Material shown START
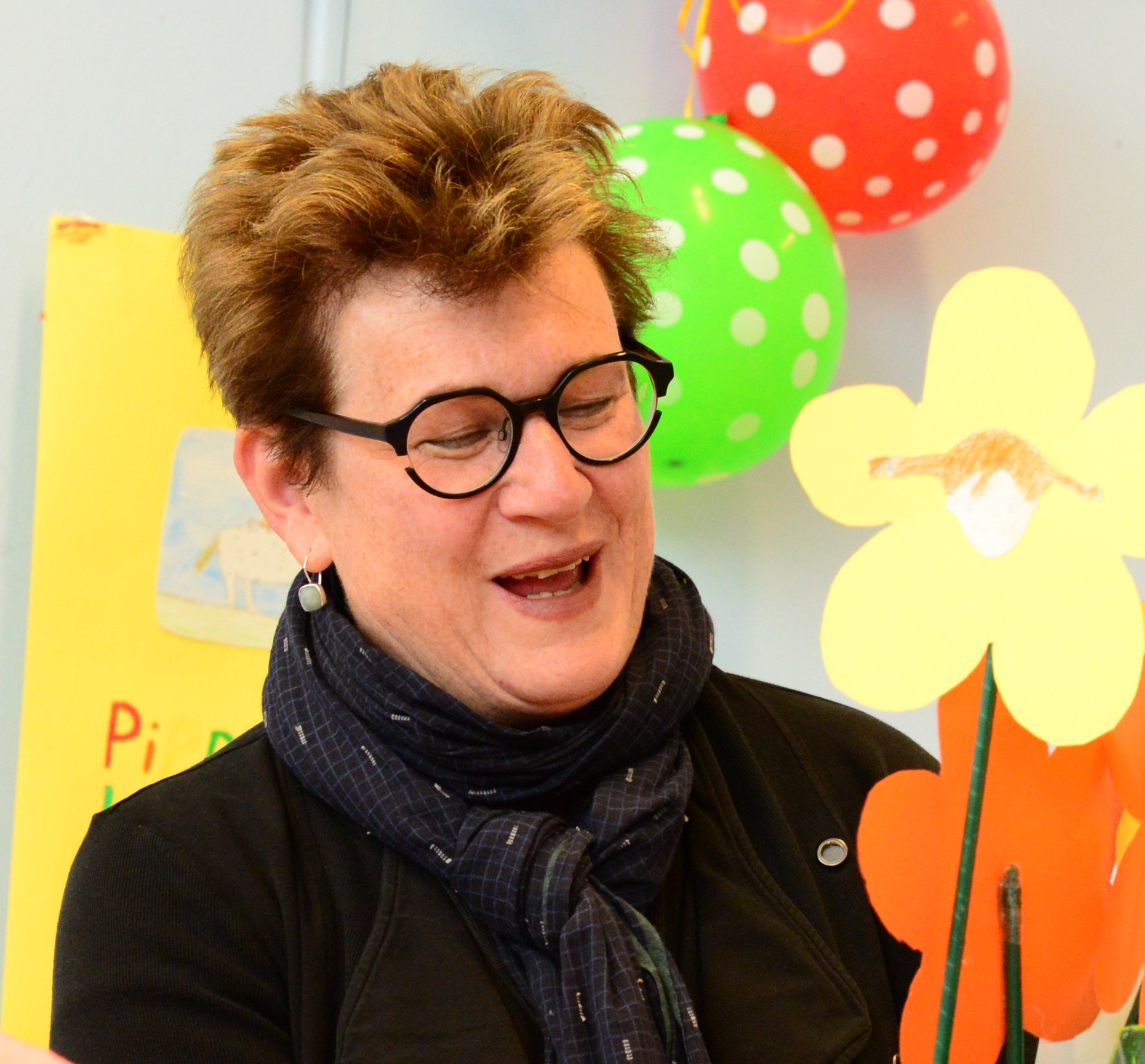 Meg Rosoff at school "Hjulsta grundskola" in Stockholm during the award week of the 2016 Astrid Lindgren Memorial Award (ALMA).
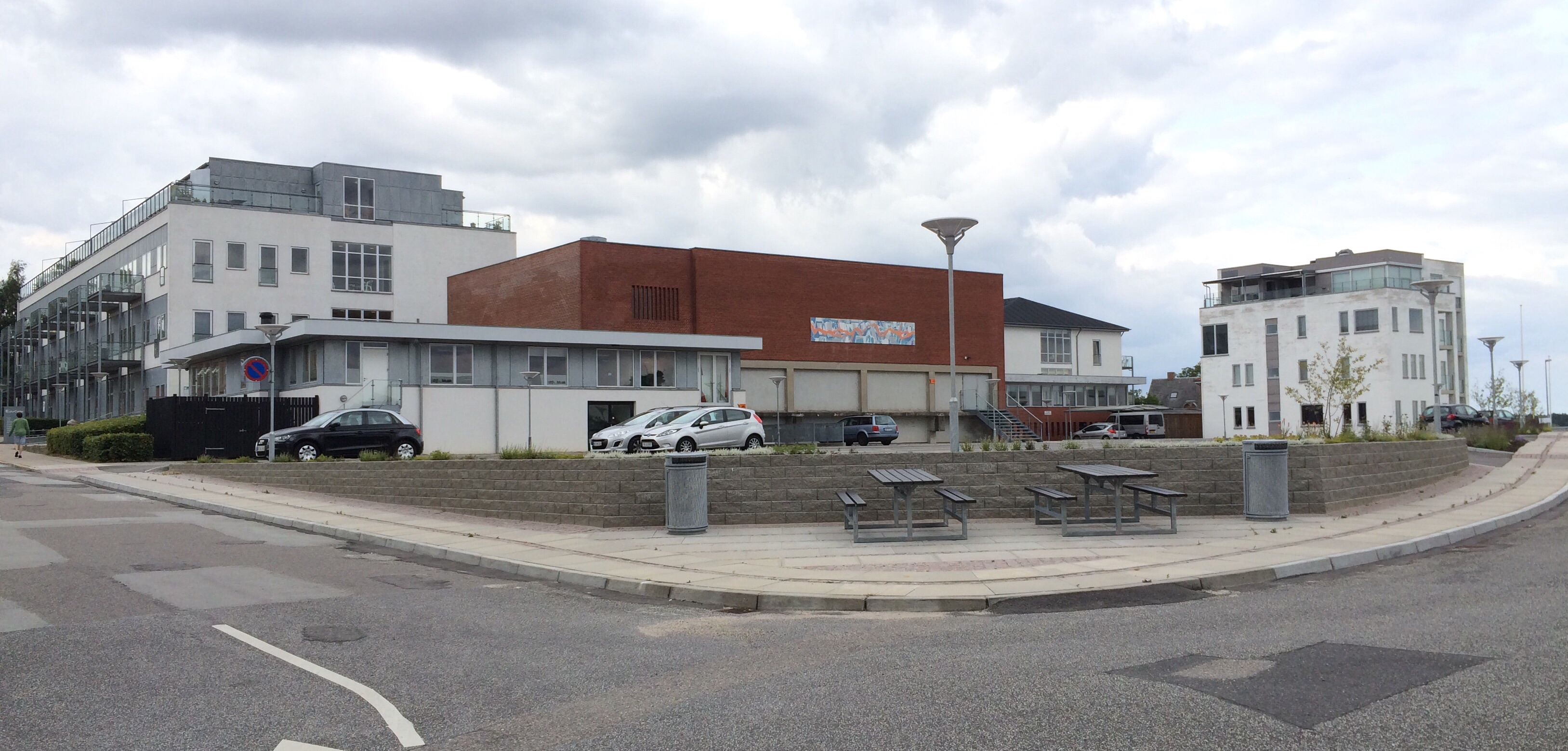 Etableringen af de nye parkeringspladser ved Hadsund KulturCenter er ved at blive etableret i september 2014
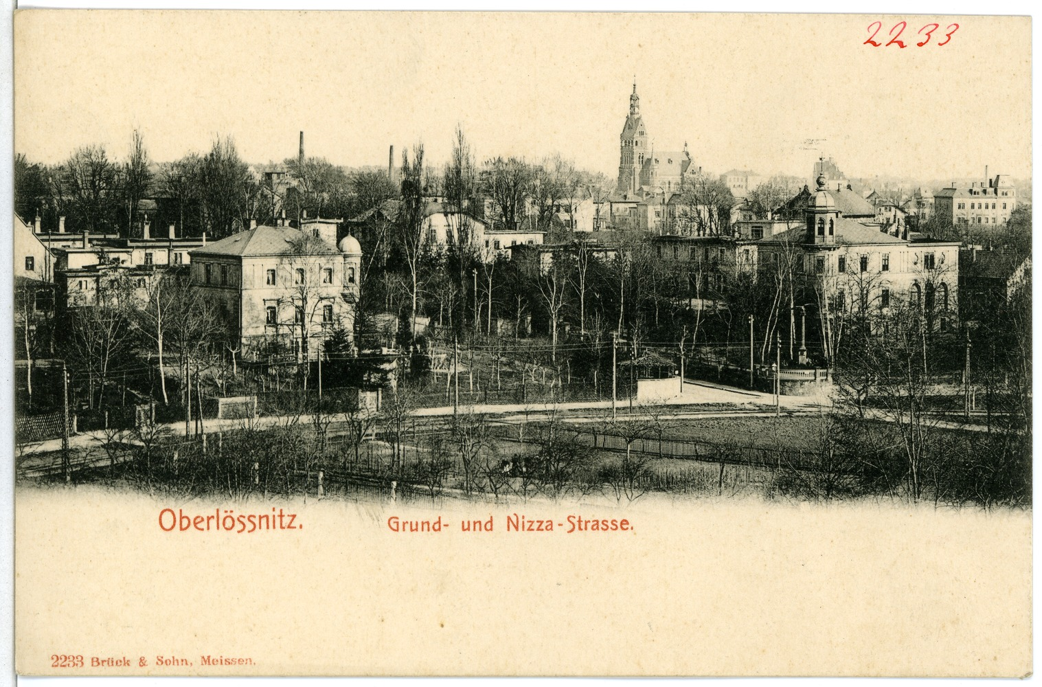 Oberlößnitz; Grund- und Nizzastraße This postcard is from publisher Brück & Sohn in Meißen ( postcard has a unique number 02233 and is available in a higher resolution at the publisher. This images was uploaded in a cooperation project between Wikipedians and the publisher.
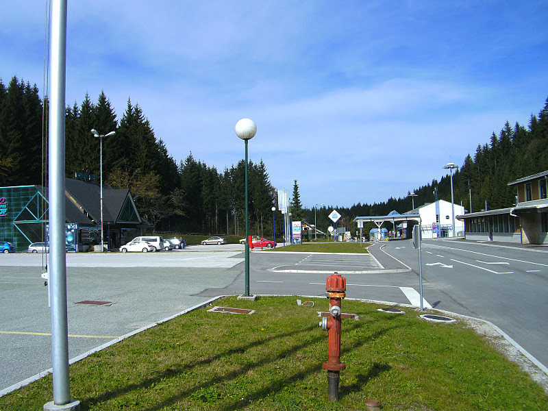 Opuščen mejni prehod Korensko sedlo je bil preurejen, v ozadju še vedno stoji avstrijska nadstrešnica.
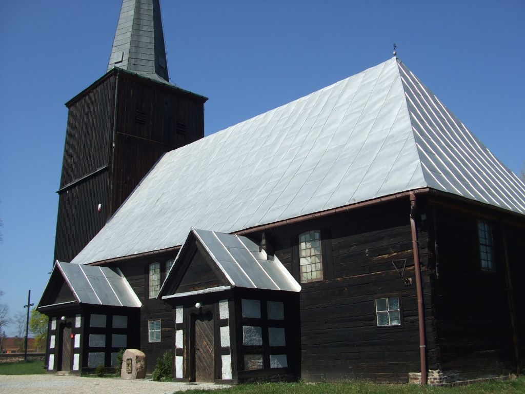 Church in Boryszyn/Kościół w Boryszynie
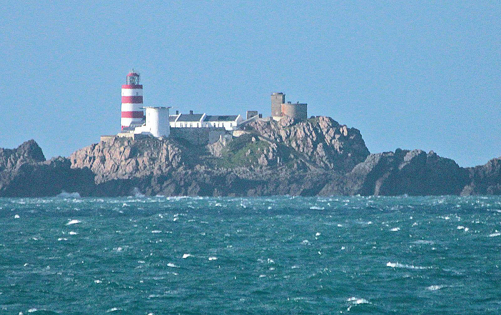 Los Faros de Casquets en las islas del canal de la mancha. Fotografía tomada desde el ferry Condor Liberation durante la travesía Guernsey-Poole
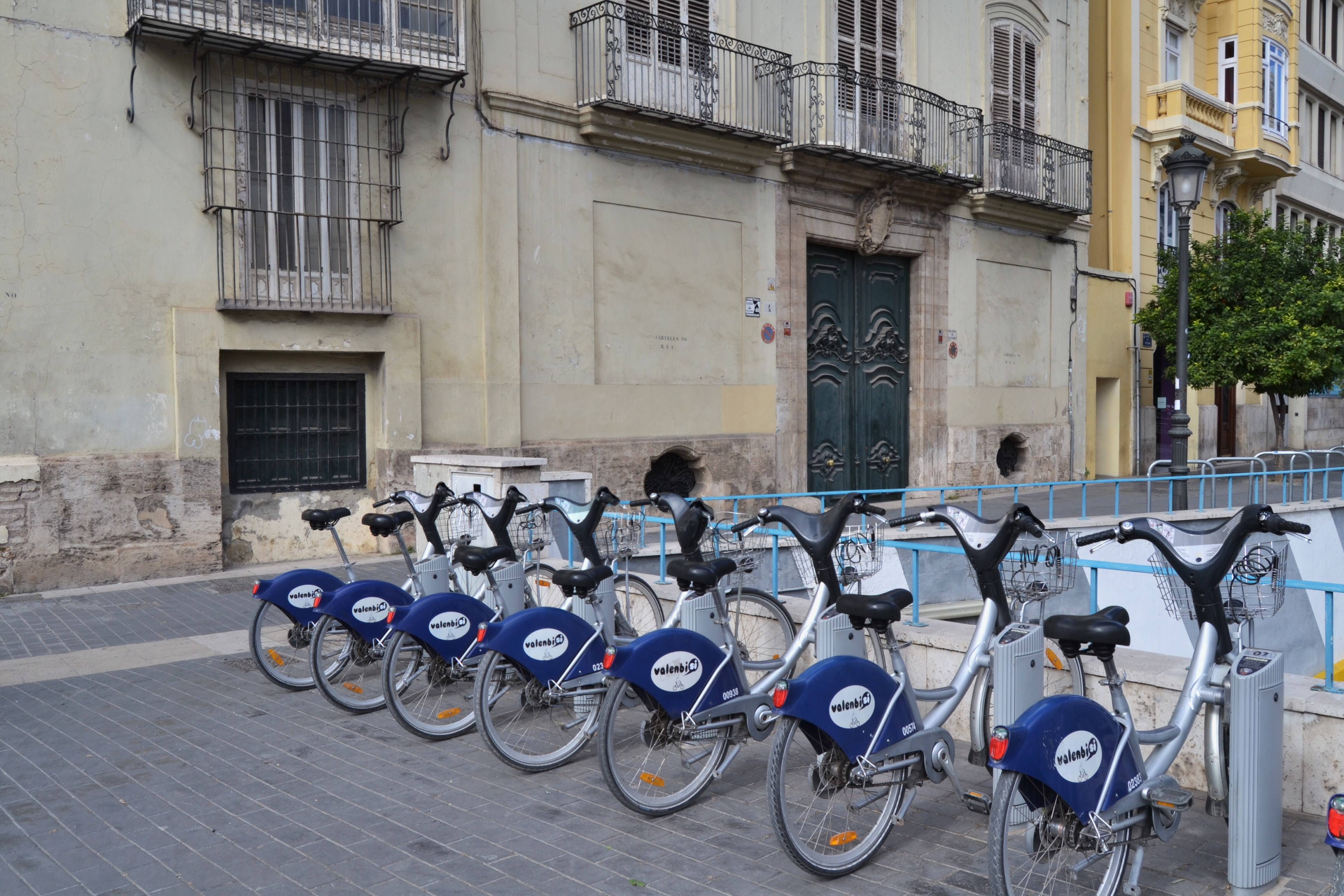 Valenbisi a la plaça de Tetuan de València.
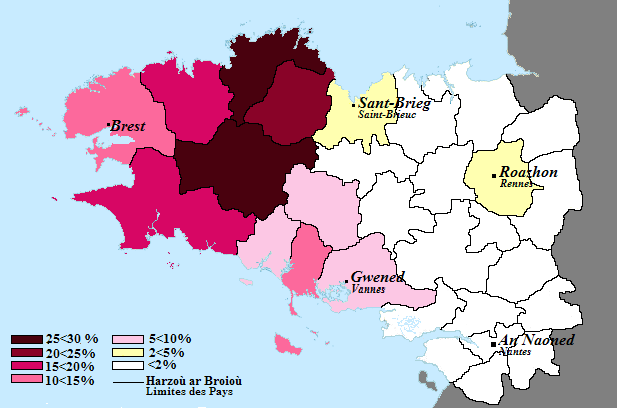 Niver Brezhonegrien dre c'hant e pep bro deus Breizh, diouzh an diagnostik war stad ar brezhoneg a zo bet savet e 2004
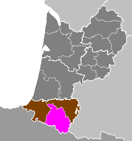 Maps of arrondissements and cantons of France: Département des Pyrénées-Atlantiques - Arrondissement d Oloron-Sainte-Marie.PNG (Région Aquitaine)
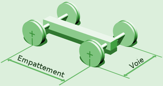 Version en français de File:Wheelbase and Track.png : empattement, voie.
Material shown END
● Task prompt: Every line from the first line of the entries above through the line with "Opuščen mejni prehod" must be repeated exactly, and pictures must not be.

● Response below:
 Meg Rosoff at school "Hjulsta grundskola" in Stockholm during the award week of the 2016 Astrid Lindgren Memorial Award (ALMA).
 Etableringen af de nye parkeringspladser ved Hadsund KulturCenter er ved at blive etableret i september 2014
 Oberlößnitz; Grund- und Nizzastraße This postcard is from publisher Brück & Sohn in Meißen ( postcard has a unique number 02233 and is available in a higher resolution at the publisher. This images was uploaded in a cooperation project between Wikipedians and the publisher.
 Opuščen mejni prehod Korensko sedlo je bil preurejen, v ozadju še vedno stoji avstrijska nadstrešnica.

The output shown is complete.